U＝σ(W _U ·[Y,H ^(l) ])R＝σ(W _R ·[Y,H ^(l) ]) (3.5)

wherein,

is the node eigenvector after the GGN reset gate; in the GGN, the edge type between nodes is a non-directional edge; along with the superposition of GGNs, the nodes exchange information with other nodes which are farther away, so that the characteristic vectors of the nodes contain more syntactic information, the information interaction between adjacent nodes in a 1-layer GGN induced graph is realized, and the information interaction is carried out between the nodes and the nodes with the distance equal to or less than 2 according to the superposition of another layer of GGNs on the basis of the previous GGNs, so that the output of the first layer of GGNs is represented by a first-order syntactic vector, the output of the second layer of GGNs is represented by a second-order syntactic vector, and the like;

(4) distillation module

Due to the superposition of the GGN modules, the normal vectors of different orders inevitably overlap in a feature space to cause redundancy problem, so thatDesigning a distillation module to reconstruct syntax vectors of each order obtained in the previous process; the module mainly emphasizes heterogeneity among normal vectors of different orders, namely the first-order syntactic vector

And second order syntax vectors

This module includes three core operations:

alignment of

By this operation, obtain

And

aligned vector

The alignment process is as follows:

wherein, W _E For trainable parameters, e _i,j Is composed of

And

the vector after the fusion is carried out,

and

② comparison

By mixing S ^l And

The calculation formula is as follows:

(iii) distillation

Wherein:

finally, the distilled syntactic vectors of all orders are integrated through residual connection to obtain the final sentence expression R (R) which can express richer syntactic characteristics and capture more distant context information ₁ ,r ₂ ,...,r _L )；

(5) Trigger word recognition and element recognition

Triggering word recognition

In the model, the trigger word recognition is regarded as a sequence labeling task, a BILOU labeling mode is adopted, and in the ith time step, the ith word r is labeled _i Using a Softmax classifier to predict the trigger:

p(y _i |x)＝softmax(W _te ·r _i +b _te ) (3.13)

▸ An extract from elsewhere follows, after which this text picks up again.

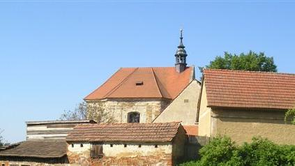 Kaple v Hodyni (Kožlany)
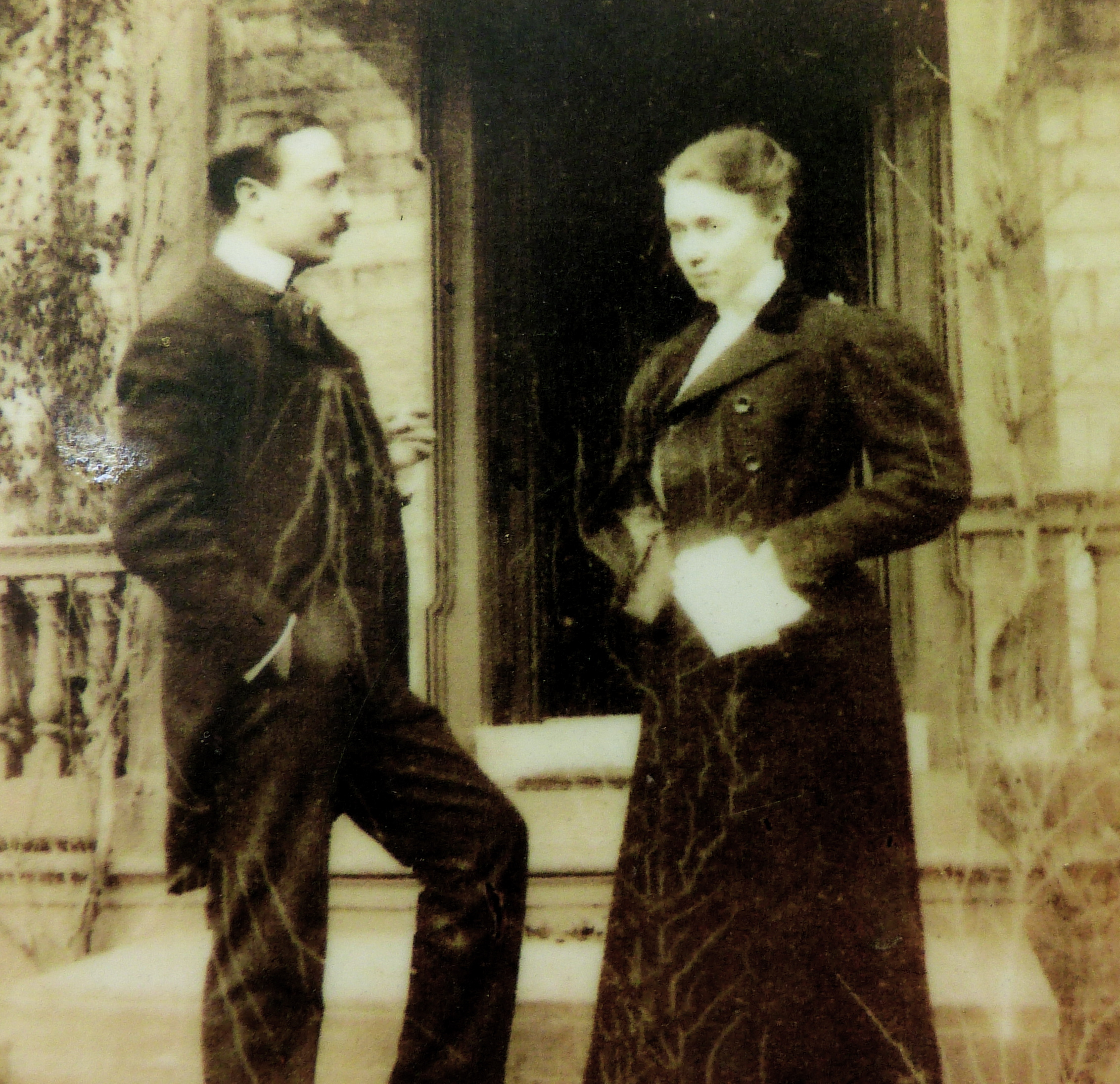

wherein, W _te And b _te Is a trainable parameter;

② element identification

In this model, the recognition of primitives is considered as a multi-classification task, and each trigger-entity pair or trigger-trigger pair is classified using the Softmax classifier:

p(y|x)＝softmax(W _ae ·[t,a]+b _ae ) (3.14)

(6) post-treatment

The post-processing process combines the trigger words and the elements obtained in the last step into a complete event, namely event detection; in the model, an SVM classifier is used for automatically learning the legal event structure of each event type by extracting features, then candidate events are formed, and finally the event types of the candidate events are determined;

(IV) cancer-related biomedical event database construction

Obtaining biomedical entities and biomedical event information required by constructing a cancer-related biomedical event database by the method, and storing the information in the database; the constructed cancer-related biomedical events database comprises a biomedical entity table and a biomedical events table.